Since 1993, Norwegian authorities have renewed their view on terror. The old understanding of terrorism imply a politically motivated crime where the target is logically connected to the political aim of the terrorist. Examples of terrorist acts are fights, window breaking, demonstrations, tear gas attacks and bomb attacks.
While the new understanding of terrorism imply that the reasoning is not as important anymore and it involves an increased attention paid to religiously motivated terror. In this renewed view on terror terror attacks are attacks on vital infrastructure and the mass murder of innocent people. Terrorists will use new forms of weapons, for instance, computerised weapons, chemical weapons and weapons of mass destruction.

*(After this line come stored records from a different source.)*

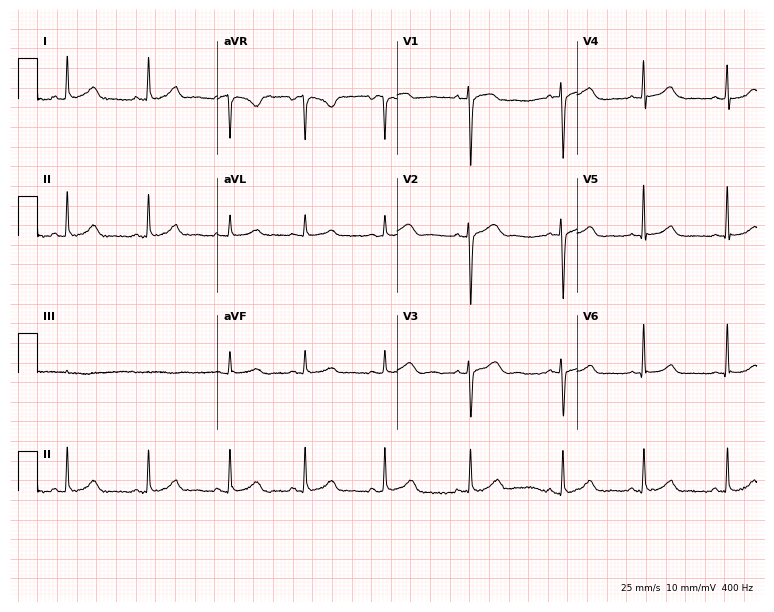
Resting 12-lead electrocardiogram (7.3-second recording at 400 Hz). Patient: a female, 26 years old. Read as a normal ECG.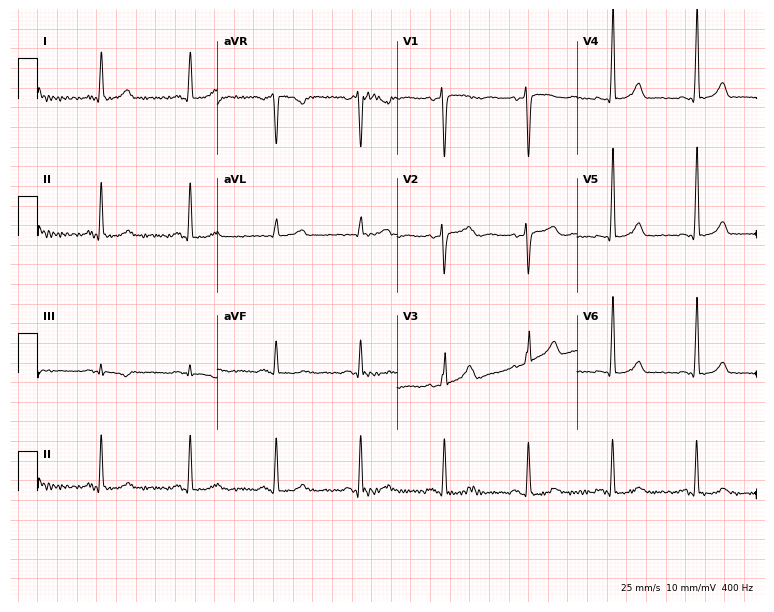
12-lead ECG from a female patient, 40 years old. Screened for six findings — first-degree AV block, right bundle branch block, left bundle branch block, sinus bradycardia, atrial fibrillation, sinus tachycardia — none is recorded.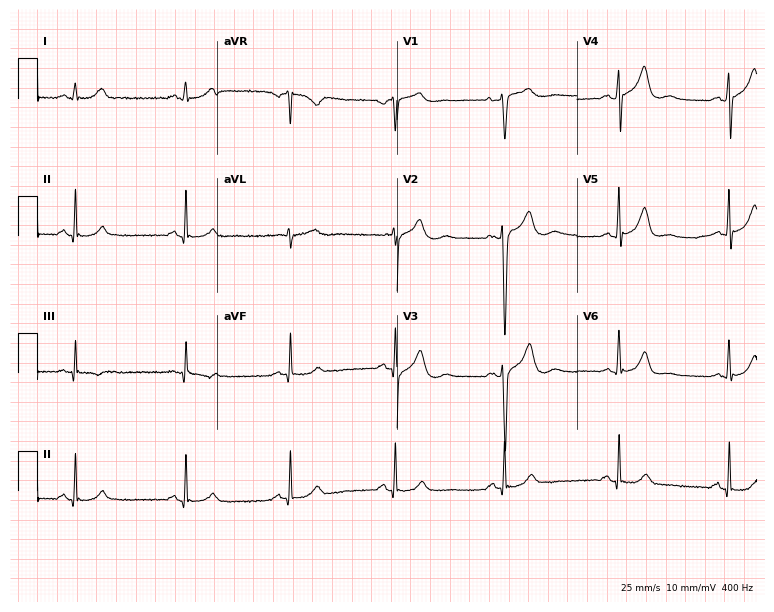
Resting 12-lead electrocardiogram. Patient: a 51-year-old male. None of these six findings is recorded: first-degree AV block, right bundle branch block, left bundle branch block, sinus bradycardia, atrial fibrillation, sinus tachycardia. Findings outside these six are not listed.

"What changed after September 11, was that we got a clearer picture of who a terrorist might be. Today, we would never think that a window breaker could be a terrorist. So the terror understanding we had in the early nineties, definitely became somewhat outdated after September 11," says Sissel Jore, who is working on a PhD in risk management and societal safety at the University of Stavanger in Norway.
Her research shows that since 1993, Norwegian authorities have renewed their view on terror, and upgraded the terror alert in accordance with the new, global understanding of terror. Before, they were liable to use terms like half criminal, window breaking, damage and political demonstrations when the terrorist threat against Norway was considered. After the year 2000, there was a change in our understanding of terrorism. Society could be threatened by new forms of terrorism, which would use new weapons, including weapons of mass destruction.
"You would think that Norwegian authorities got their new view on the term terrorism after September 11 2001. However, the new understanding came as early as the late 1990s. Both the EU's and NATO's new strategic concept from 1999 emphasised the threat from terrorism. However, some researchers also put forward theories suggesting that terrorism would change character, and that new, more lethal forms of terrorism would pose a threat in the future," Ms Jore explains.
Earlier an attack on an embassy could be linked to, and understood on the basis of, various conflicts. A terrorist had an understandable reason. From 2000 with Committee for assessment of vulnerability the authorities in Norway moved the attention away from the motivation. Instead, they looked at the weapon and the threats, and at what a terrorist might be capable of doing. New concepts were introduced such as computer terrorism and atomic terrorism. These concepts give us a whole new understanding of what terrorism is, and what terrorists are capable of doing.
With the old understanding of terror, there was no need for special legislation to protect society. With the new understanding of terror, it is a serious risk to the whole of society, especially terror linked to vital infrastructure - i.e. means of transport, roads, water supplies, and telecommunication.
Jore explains that the change in our understanding of terrorism has been part of the reason for the new legislation, and for maintaining a Norwegian terror alert. The new understanding of terror gives more power to the authorities, as most people feel the new terror as more serious, and a threat to the our whole society. This means an increased level of safety measures in society.